## Data segment:
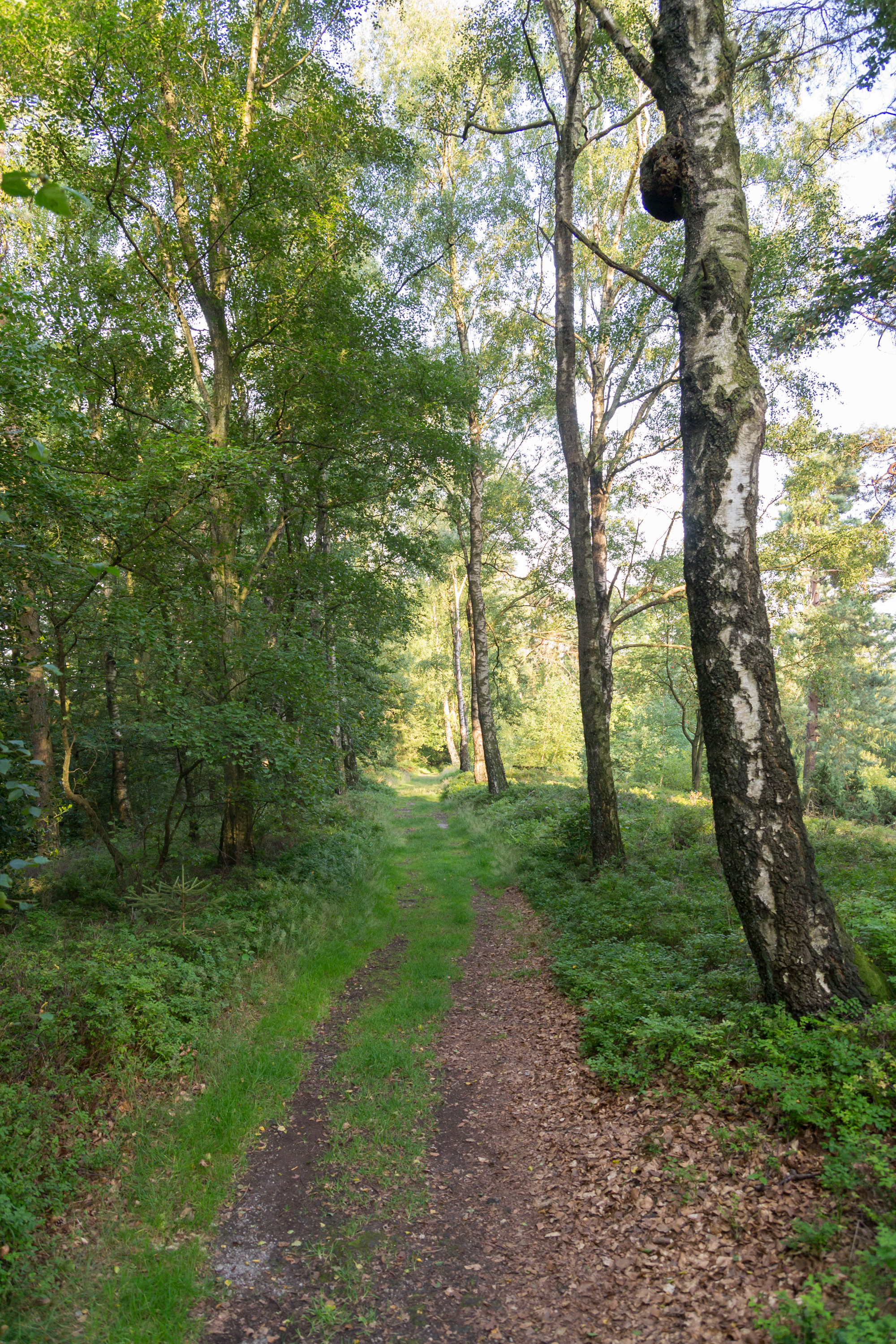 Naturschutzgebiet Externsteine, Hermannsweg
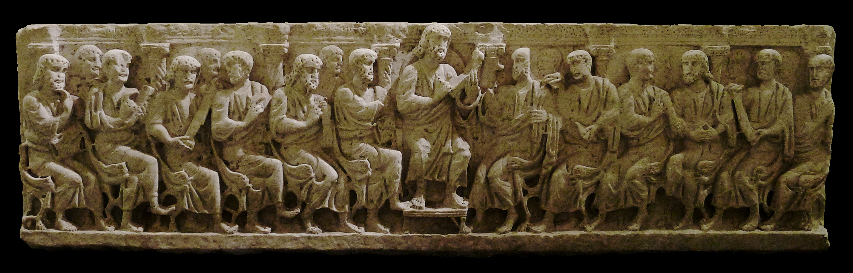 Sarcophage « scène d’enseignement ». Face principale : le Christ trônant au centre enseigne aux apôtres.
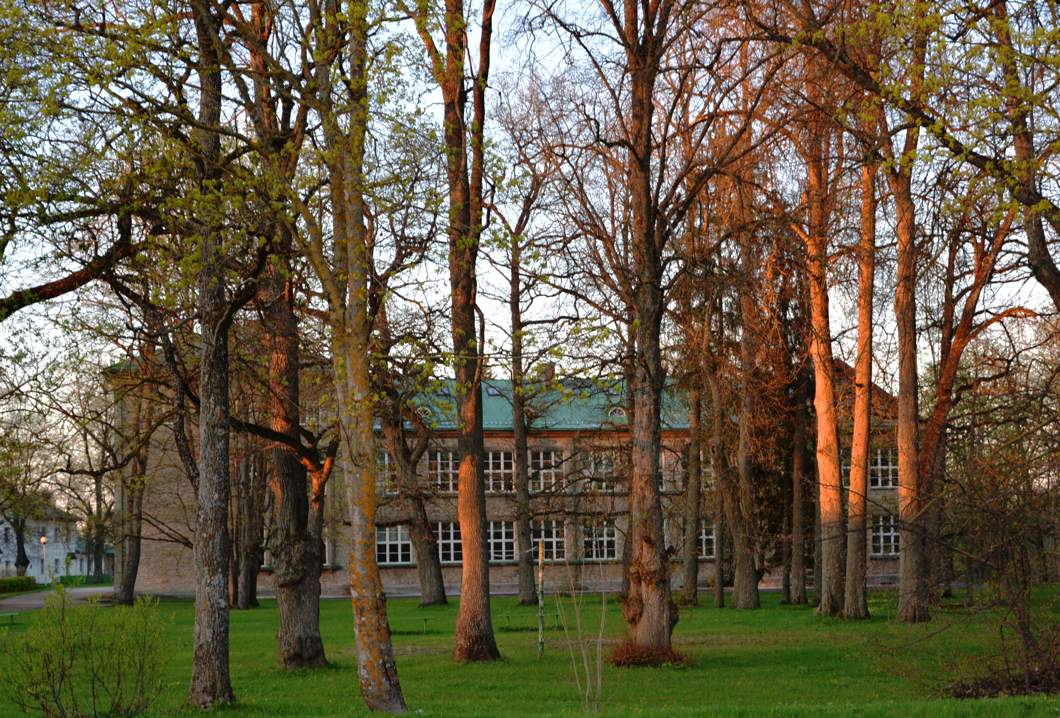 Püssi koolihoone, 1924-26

## What is required:
Copy the lines above exactly and exclude every image.

## Output:
 Naturschutzgebiet Externsteine, Hermannsweg
 Sarcophage « scène d’enseignement ». Face principale : le Christ trônant au centre enseigne aux apôtres.
 Püssi koolihoone, 1924-26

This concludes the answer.